A los participantes en el estudio también se les efectuó medición de hemoglobina glucosilada en la unidad de atención médica. El uso peligroso de cannabis se definió como una puntuación de entre ≥ 8 y < 12 en Cannabis Use Disorder Identification Test-Revised .[3] El posible trastorno por uso de cannabis se definió como una puntuación de ≥ 12.

Se llevaron a cabo análisis de sensibilidad en usuarios de cannabis equiparados con no usuarios, considerando diversas variables, como edad, género, grupo étnico, tabaquismo y consumo de alcohol.

De los 631 pacientes elegibles, 450 (71,3%) respondieron a la encuesta. Características como edad y duración de la diabetes fueron similares entre los que respondieron y los que no respondieron a la encuesta.

Entre los que respondieron, los usuarios de cannabis eran más jóvenes (31 frente a 39 años) y tenían menos escolaridad e ingresos más bajos que los no usuarios. Los usuarios de cannabis también habían padecido diabetes durante un periodo más breve (16 frente a 20 años).
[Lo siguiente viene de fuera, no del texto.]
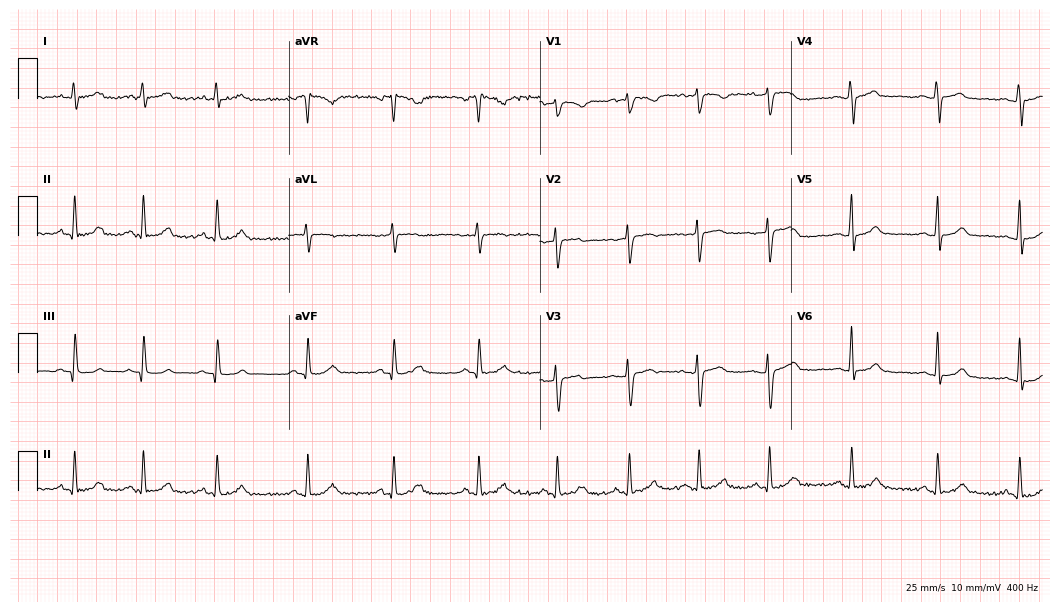
12-lead ECG (10.2-second recording at 400 Hz) from a woman, 31 years old. Labelled as a normal ECG.

El criterio principal de valoración del estudio fue la hospitalización por cetoacidosis diabética durante los 12 meses precedentes. Todas las hospitalizaciones por cetoacidosis diabética autonotificadas fueron confirmadas mediante el análisis del registro médico.

Muchos participantes reportaron utilizar bomba de insulina, así como monitorización continua de la glucosa.

Trastorno por uso de cannabis en casi una quinta parte de los participantes

De los 134 adultos con diabetes de tipo 1 que comunicaron utilizar cannabis en los últimos 12 meses, 75% comunicó que lo hizo con fines recreativos, 18% por motivos relacionados con la diabetes y 35% por motivos no relacionados con la diabetes.

De adultos con diabetes de tipo 1 que informaron utilizar cannabis, 53% la había utilizado durante más de 3 años y 40% informó consumirla más de cuatro veces a la semana.

El estudio también demostró que 24% de las personas con diabetes de tipo 1 que reportaron utilizar cannabis tenía una puntuación de uso lo suficientemente alta para considerarse riesgosa, y 18% tuvo una puntuación que indicó un posible trastorno por uso de cannabis.

Sin embargo, los autores señalan que el estudio unicéntrico está limitado por el pequeño tamaño de la muestra, los desenlaces de diabetes autonotificados y posiblemente por factores de confusión no medidos, como el acceso a atención médica.

“Se necesita más investigación para confirmar estos hallazgos y comprender los efectos y consecuencias adversas del consumo de cannabis en pacientes con diabetes de tipo 1”, concluyen.